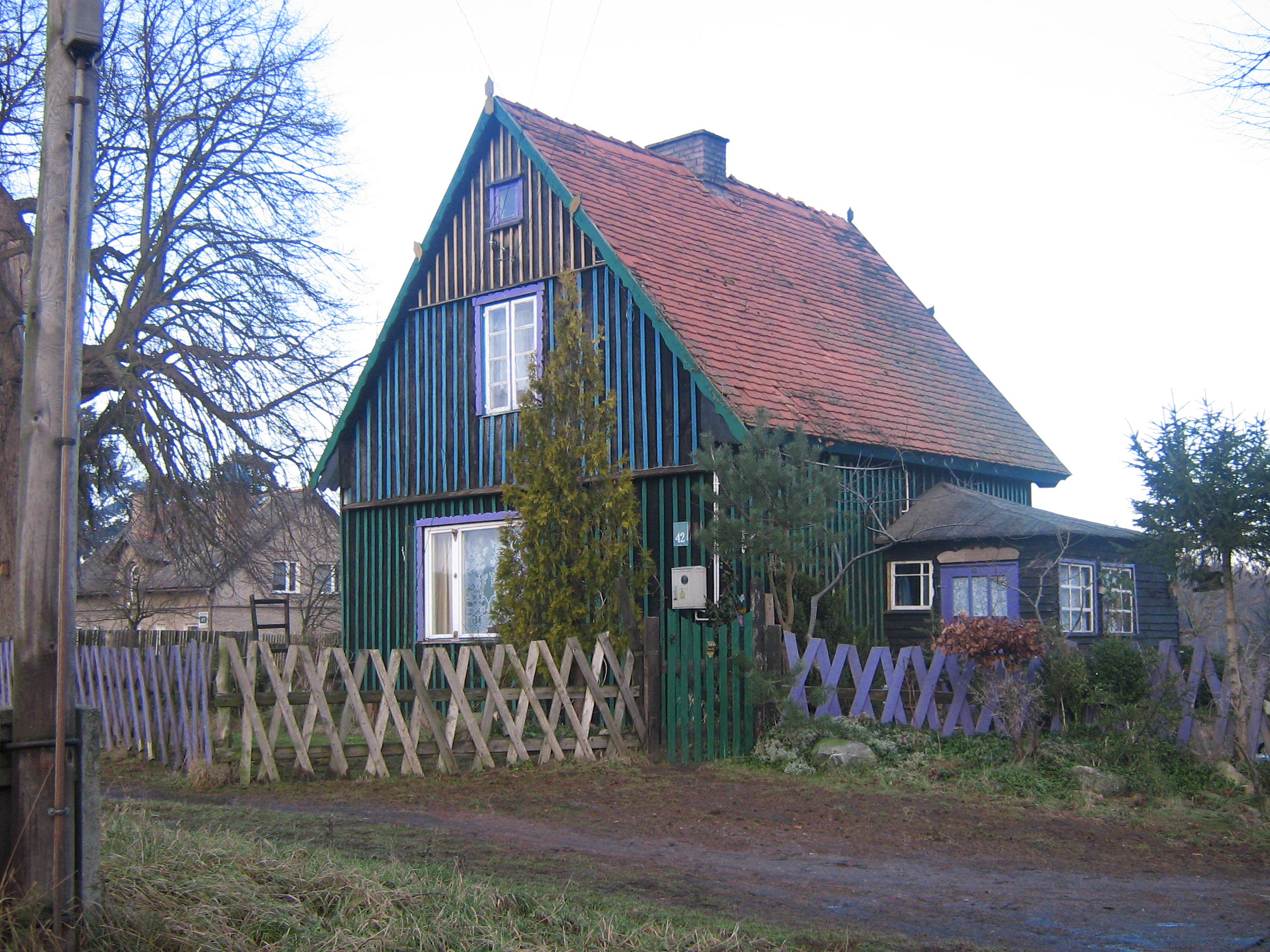 Zabytkowy drewniany dom o numerze 42 w Warnowie
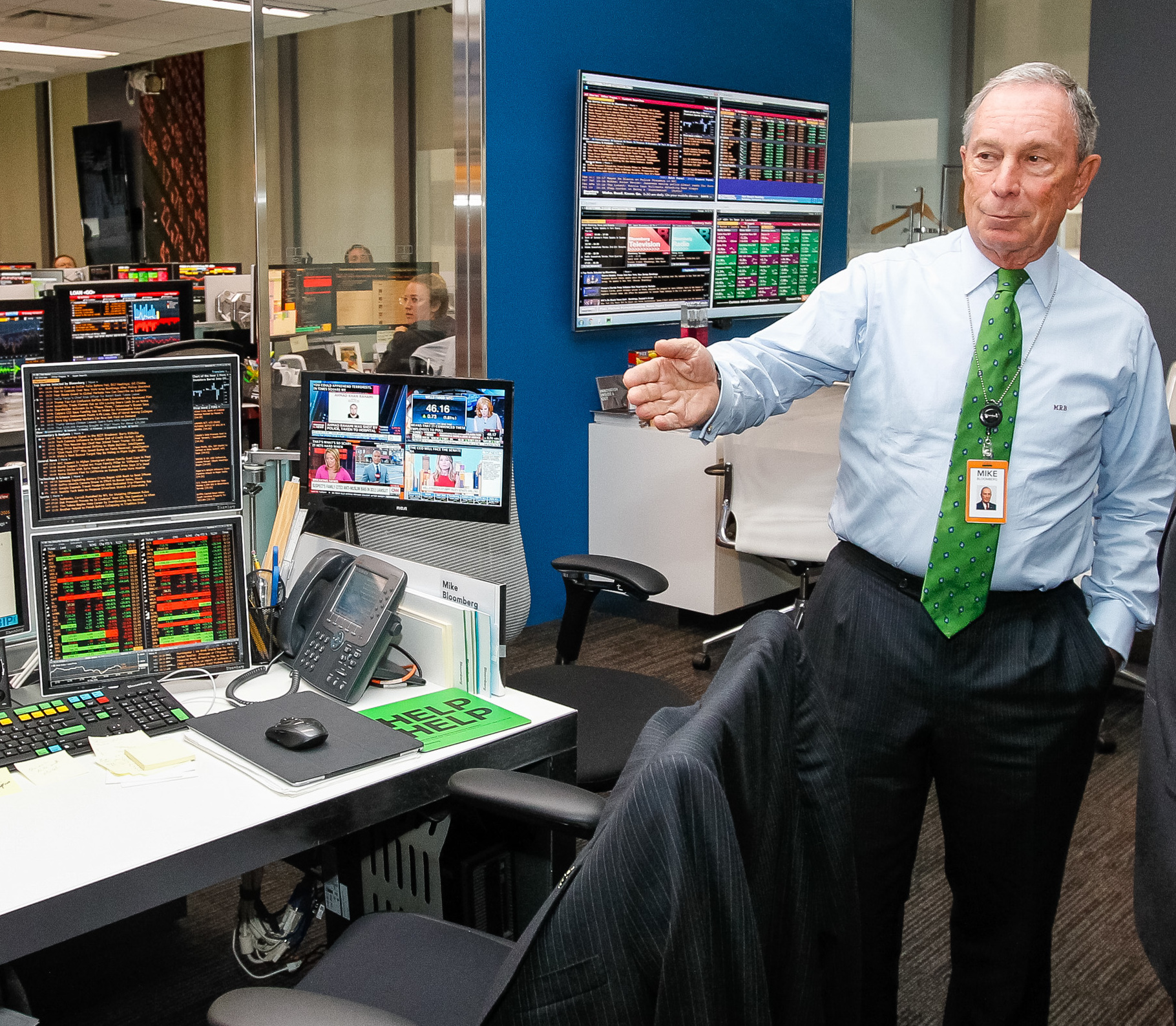 Michael Bloomberg em setembro de 2016
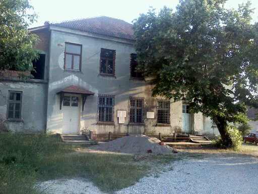 Nekadašnja Osnovna škola „Sveti Sava“ u Gracu.
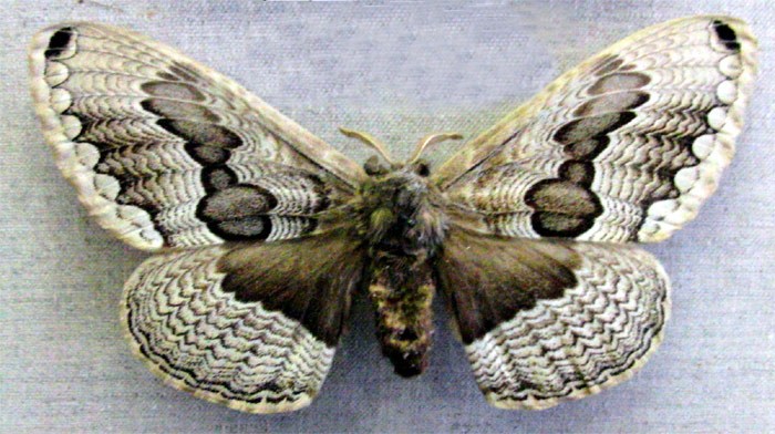 Брамея Христофа (лат. Brahmaea christophi)
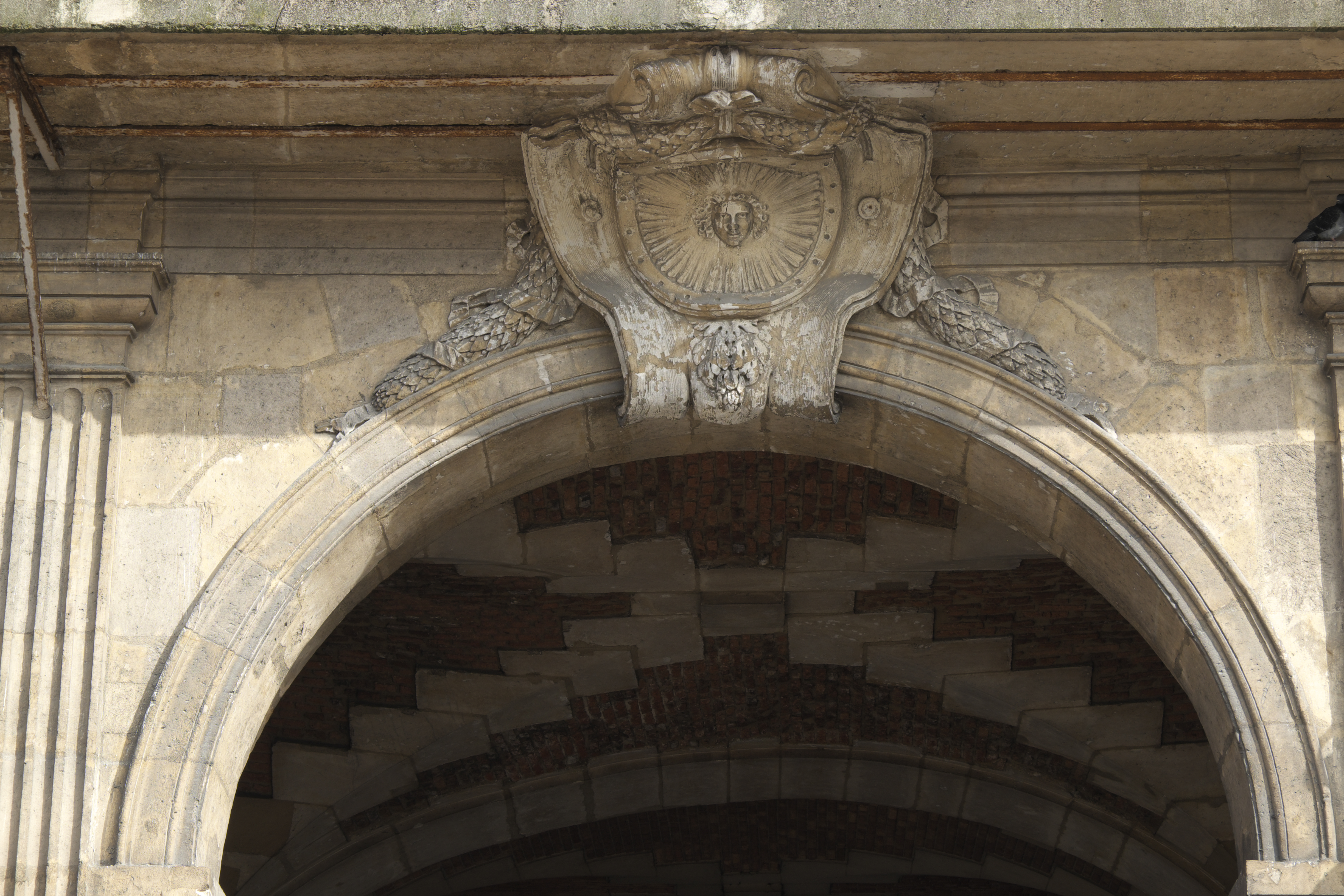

▶ **Goal of the exercise**
Starting with the line that holds "Michael Bloomberg em setembro de 2016", transcribe exactly each line through the last one of the material above, and nothing else. Do not include pictures.

▶ **Response area**
 Michael Bloomberg em setembro de 2016
 Nekadašnja Osnovna škola „Sveti Sava“ u Gracu.
 Брамея Христофа (лат. Brahmaea christophi)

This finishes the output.